== Work instructions ==
Once the line with "sample: Dividing mouse embryo 1 cell stage" is found, write it out along with every line after it, exactly, up to the last line of the entries below. Exclude pictures.

== Task data ==
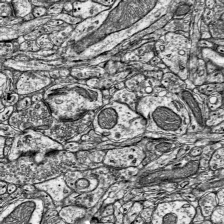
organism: Mouse
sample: Visual Cortex
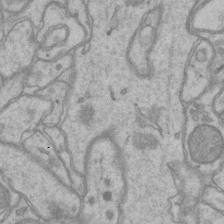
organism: Mouse
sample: CA1 Hippocampus
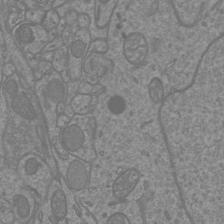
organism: Mouse
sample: Cortical neurons
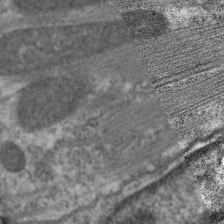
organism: C. elegans
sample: Pharynx
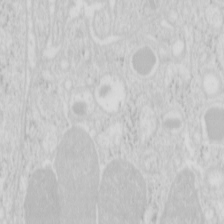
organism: Mouse
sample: Pancreas
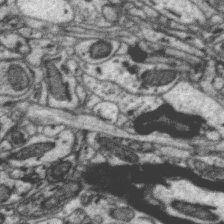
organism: Zebra finch
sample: Brain
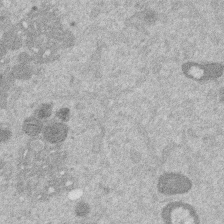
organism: Mouse
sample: Dividing mouse embryo 1 cell stage
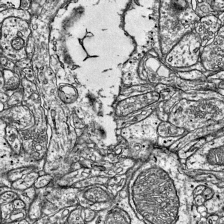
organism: Mouse
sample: Visual Cortex
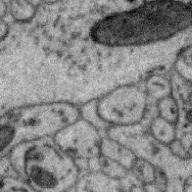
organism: Zebra finch
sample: Brain
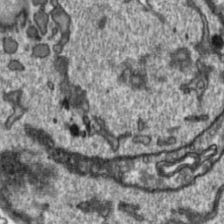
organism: Toxoplasma gondii
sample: Parasites in a vacuole inside a host cell
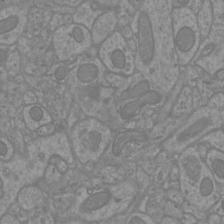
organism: Mouse
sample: Cortical neurons
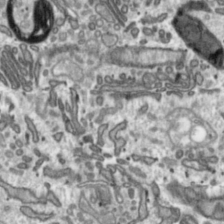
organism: Toxoplasma gondii
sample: Parasites in a vacuole inside a host cell
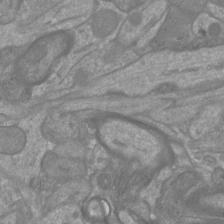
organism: Mouse
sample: Cortical neurons
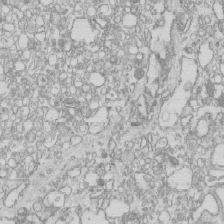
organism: Mouse
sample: Macrophages
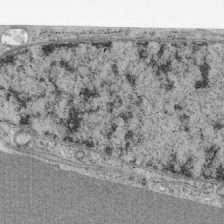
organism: Human
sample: HeLa cells
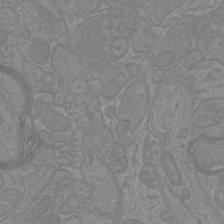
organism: Mouse
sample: Cortical neurons
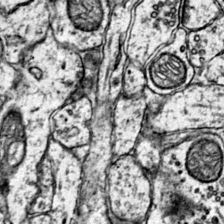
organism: Mouse
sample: Primary visual cortex
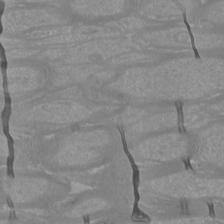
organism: Mouse
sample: Cortical neurons
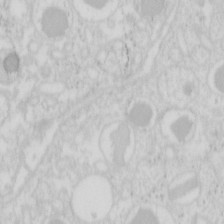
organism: Mouse
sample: Pancreas
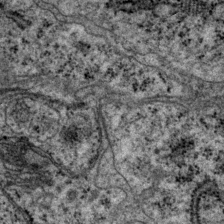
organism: P. pacificus
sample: Pharynx

== Written answer ==
sample: Dividing mouse embryo 1 cell stage
organism: Mouse
sample: Visual Cortex
organism: Zebra finch
sample: Brain
organism: Toxoplasma gondii
sample: Parasites in a vacuole inside a host cell
organism: Mouse
sample: Cortical neurons
organism: Toxoplasma gondii
sample: Parasites in a vacuole inside a host cell
organism: Mouse
sample: Cortical neurons
organism: Mouse
sample: Macrophages
organism: Human
sample: HeLa cells
organism: Mouse
sample: Cortical neurons
organism: Mouse
sample: Primary visual cortex
organism: Mouse
sample: Cortical neurons
organism: Mouse
sample: Pancreas
organism: P. pacificus
sample: Pharynx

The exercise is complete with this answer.